[英]Performance issues with UNION of large tables
I have seven large tables, that can be storing between 100 to 1 million rows at any time. 我有七个大表,可以随时存储100到100万行。 I'll call them LargeTable1
, LargeTable2
, LargeTable3
, LargeTable4
... LargeTable7
. 我将它们LargeTable1
, LargeTable2
, LargeTable3
, LargeTable4
... LargeTable7
。 These tables are mostly static: there are no updates nor new inserts. 这些表大部分是静态的:没有更新也没有新插入。 They change only once every two weeks or once a month, when they are truncated and a new batch of registers are inserted in each. 当它们被截断并在每个寄存器中插入新的一批寄存器时,它们仅每两周或每月一次更改一次。
All these tables have three fields in common: Headquarter
, Country
and File
. 所有这些表具有三个共同的字段: Headquarter
, Country
和File
。 Headquarter
and Country
are numbers in the format '000', though in two of these tables they are parsed as int
due to some other system necessities.

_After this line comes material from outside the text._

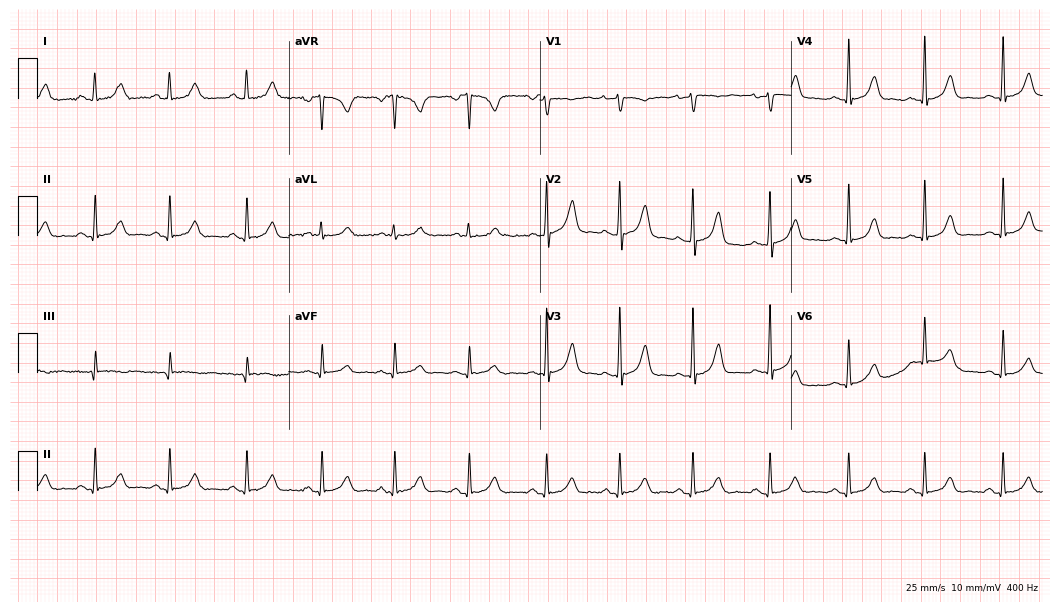
ECG (10.2-second recording at 400 Hz) — a 34-year-old woman. Labelled as a normal ECG.

Headquarter
和“ Country
是格式为“ 000”的数字,尽管由于某些其他系统必要性,在其中两个表中将它们解析为int
。
I have another, much smaller table called Headquarters
with the information of each headquarter. 我还有另一个小得多的表,称为“ Headquarters
,其中包含每个总部的信息。 This table has very few entries. 该表具有很少的条目。 At most 1000, actually. 实际上,最多为1000。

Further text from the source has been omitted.